At Elite Benefits Group, it’s our job to know everything about insurance and anything that relates to it, and that includes the Affordable Care Act, also known as Obamacare. Our team understands that there is a lot of misinformation floating around about Obamacare, and we are here to set the record straight so you can make informed decisions based on the facts. In this article, we’ll go over some common myths about Obamacare and provide the verified answers.
- Myth #1: Obamacare is Socialized Medicine. One of the most pervasive myths about Obamacare is that it is a form of socialized medicine, like the system in Canada. While the ACA does expand health coverage to middle-income families, most of this expansion takes place through the private insurance market.
- Myth #2: Obamacare Interferes with Your Relationship to Your Doctor. Another misconception about Obamacare is that it allows the government to determine what treatments patients can receive, instead of their doctors. The truth is that the doctor-patient relationship did not change–a third party has always been involved in the form of the insurance agent. The doctor decides what treatment is needed, and the insurance company decides how much it will cover. Sometimes the government serves as that insurance company, as it does in Medicaid, but that was true even before the ACA.

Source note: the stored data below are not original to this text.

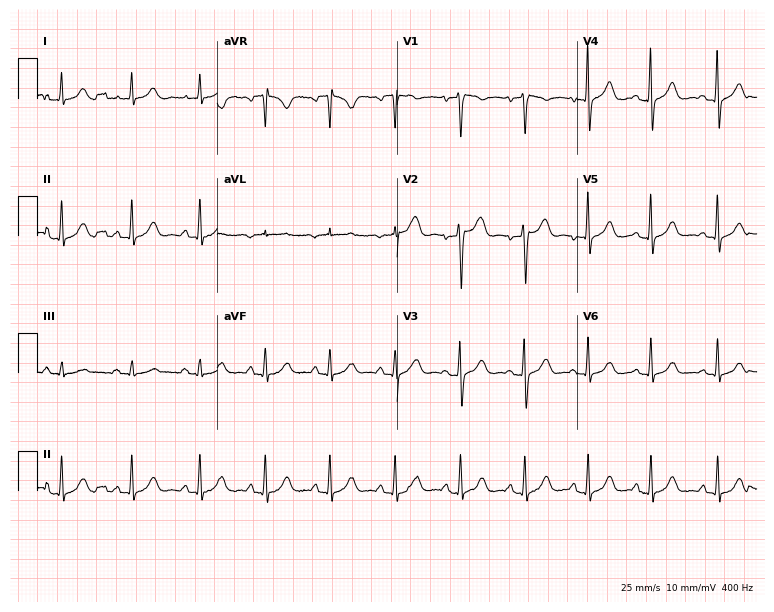
Standard 12-lead ECG recorded from a woman, 34 years old. Read as a normal ECG.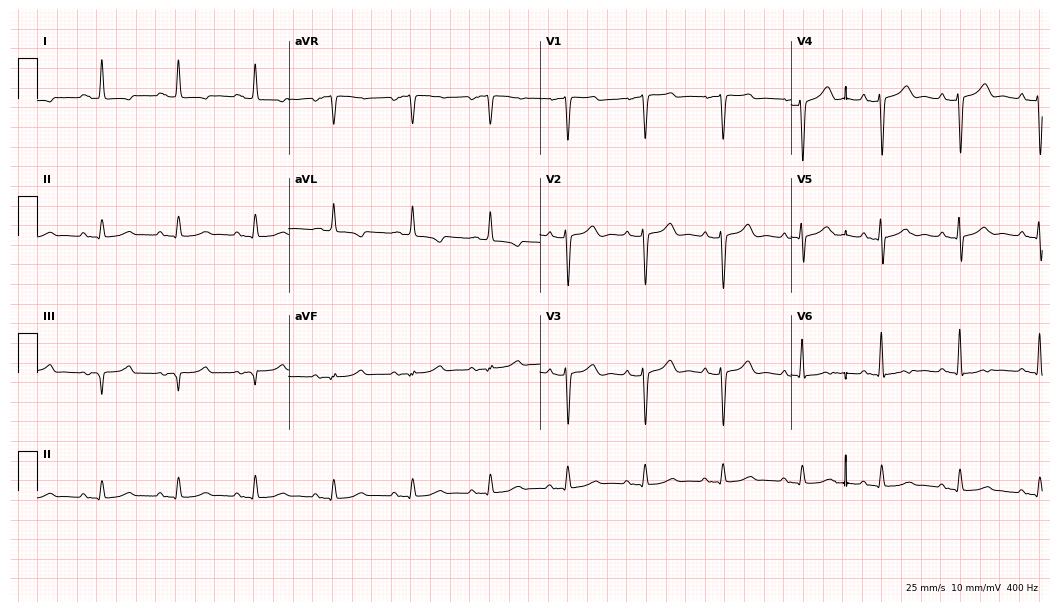
12-lead ECG from a 75-year-old female patient. Screened for six findings — first-degree AV block, right bundle branch block (RBBB), left bundle branch block (LBBB), sinus bradycardia, atrial fibrillation (AF), sinus tachycardia — none is recorded. Other findings, if any, are not listed.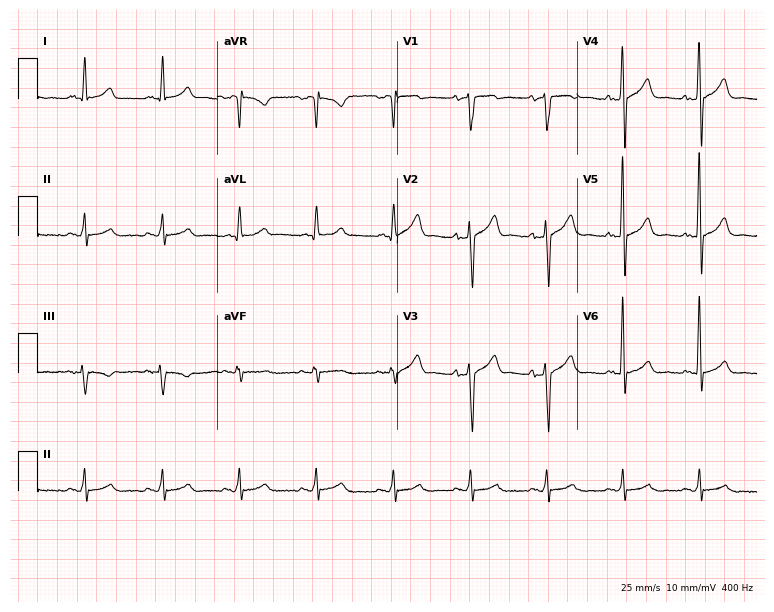
12-lead ECG from a 58-year-old male patient. Recorded interpretation: within normal limits.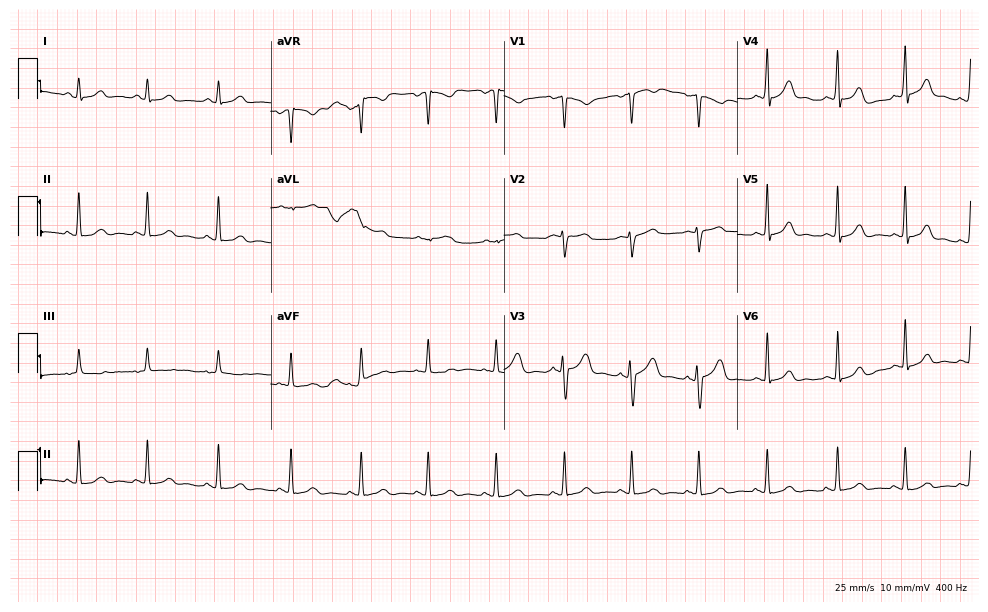
ECG (9.5-second recording at 400 Hz) — a 27-year-old female patient. Labelled as a normal ECG.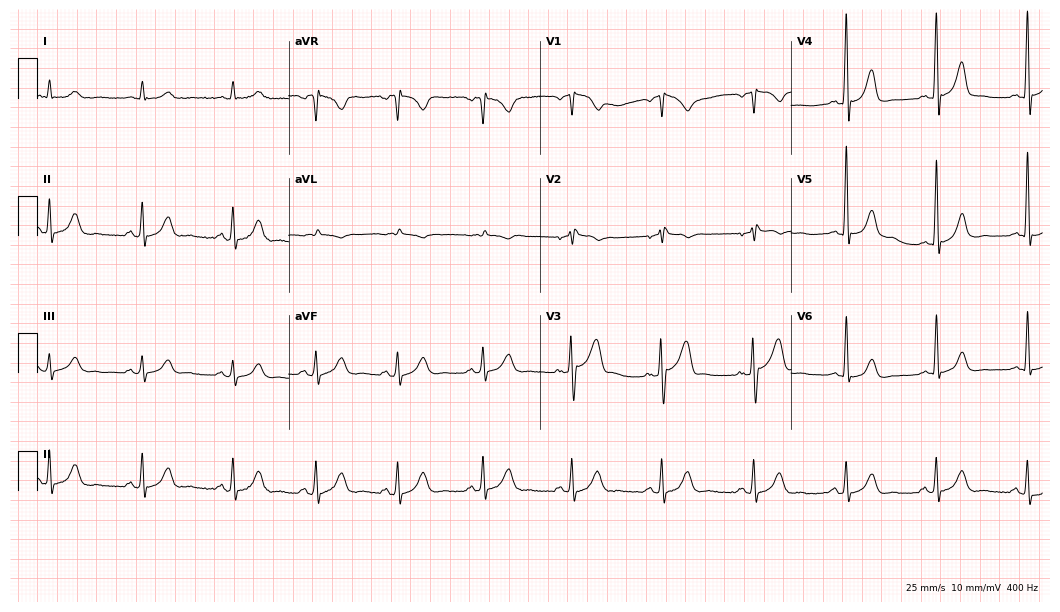
12-lead ECG (10.2-second recording at 400 Hz) from a 75-year-old male patient. Screened for six findings — first-degree AV block, right bundle branch block (RBBB), left bundle branch block (LBBB), sinus bradycardia, atrial fibrillation (AF), sinus tachycardia — none is recorded. Only these six findings were labelled.

- Myth #3: Obamacare Forces You to Pay for Services You Don’t Need. A third common misconception about Obamacare is that it forces you to pay higher premiums to cover services you don’t need. The reality of any insurance plan is that some of its beneficiaries are always going to have to pay for services they will never need in order to reduce the cost of all the services for everyone, similar to how your tax contributions pay for everything from public education to the military. Even if you never need a particular health screening, you benefit from a system that offers that option to everyone.